▶ Exercise goal
Reproduce exactly, and only, the lines of the material below running from the line bearing "Nekdanja samostanska, sedaj" through the line bearing "Spirit Island, Maligne". Leave any pictures out.

▶ Input for this task

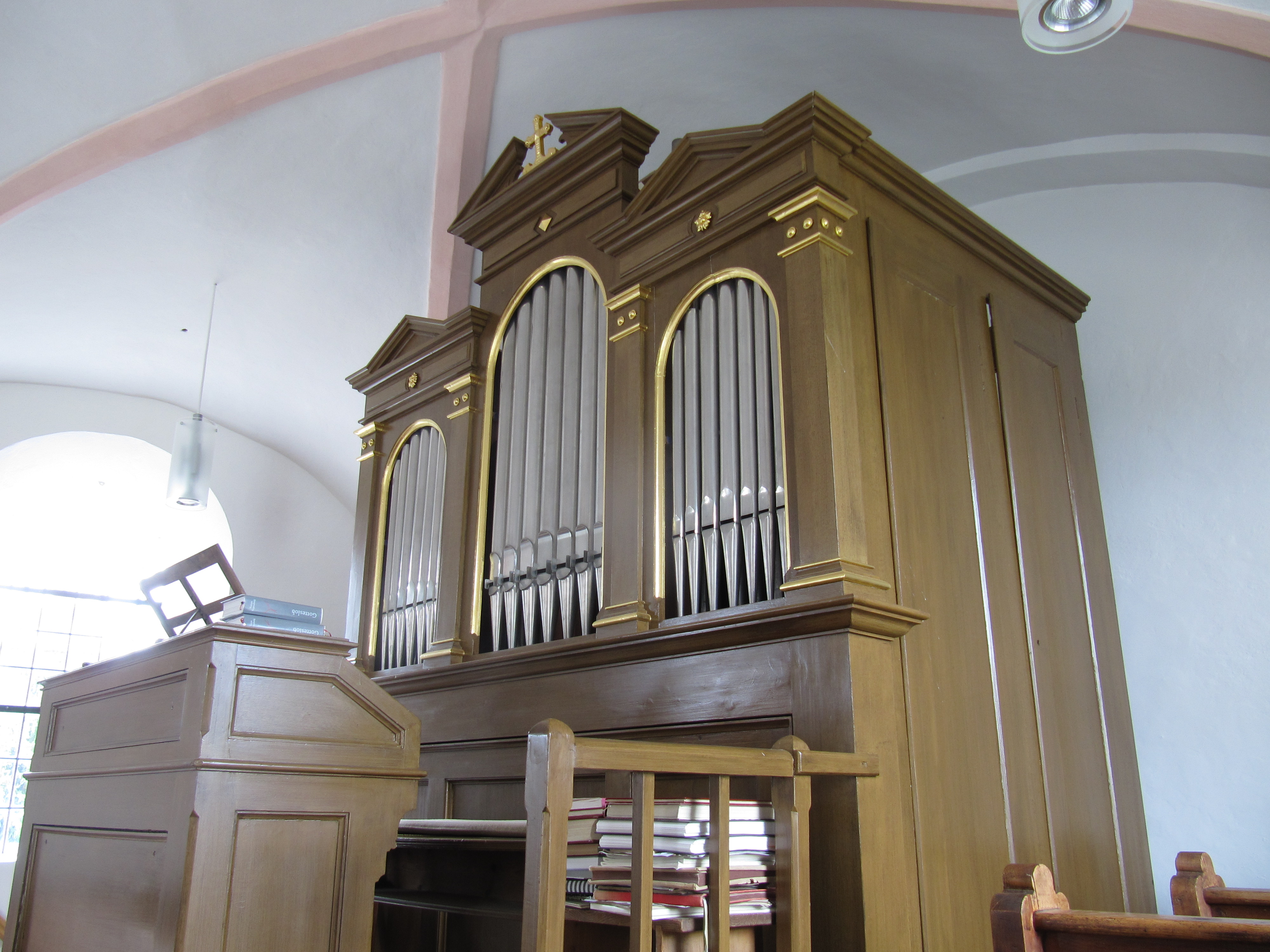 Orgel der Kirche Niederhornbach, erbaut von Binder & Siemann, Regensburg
--
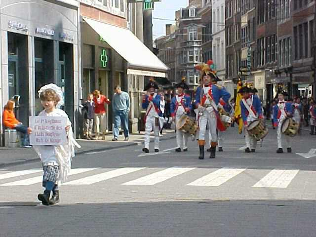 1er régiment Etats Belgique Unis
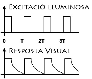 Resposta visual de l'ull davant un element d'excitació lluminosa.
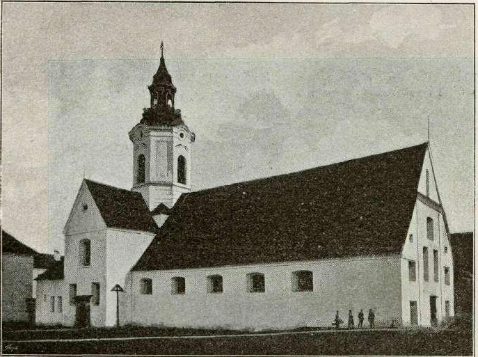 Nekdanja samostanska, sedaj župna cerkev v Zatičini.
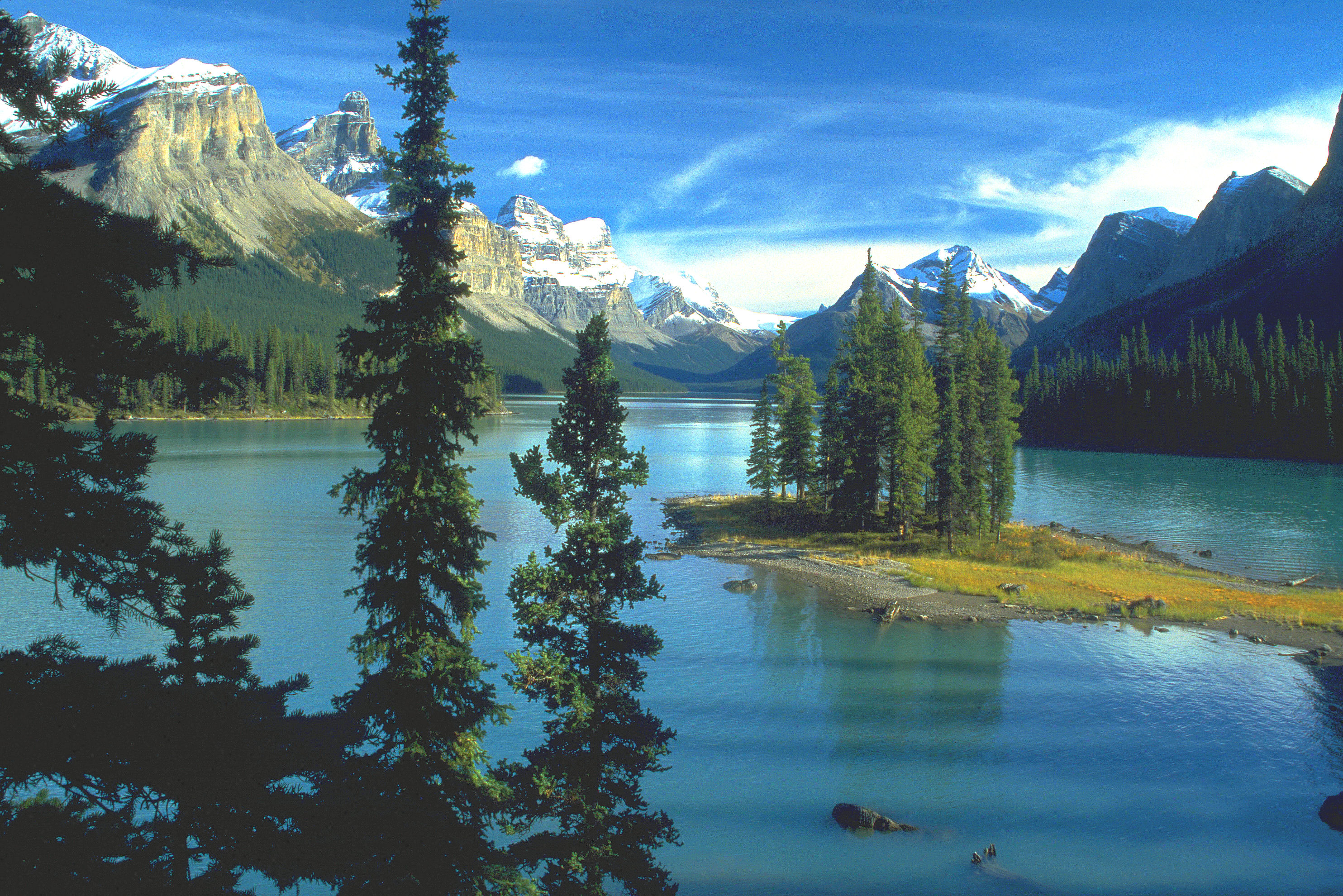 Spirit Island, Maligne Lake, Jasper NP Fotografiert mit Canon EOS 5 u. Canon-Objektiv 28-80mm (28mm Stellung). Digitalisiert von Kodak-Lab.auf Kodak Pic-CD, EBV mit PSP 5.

▶ Task response
 Nekdanja samostanska, sedaj župna cerkev v Zatičini.
 Spirit Island, Maligne Lake, Jasper NP Fotografiert mit Canon EOS 5 u. Canon-Objektiv 28-80mm (28mm Stellung). Digitalisiert von Kodak-Lab.auf Kodak Pic-CD, EBV mit PSP 5.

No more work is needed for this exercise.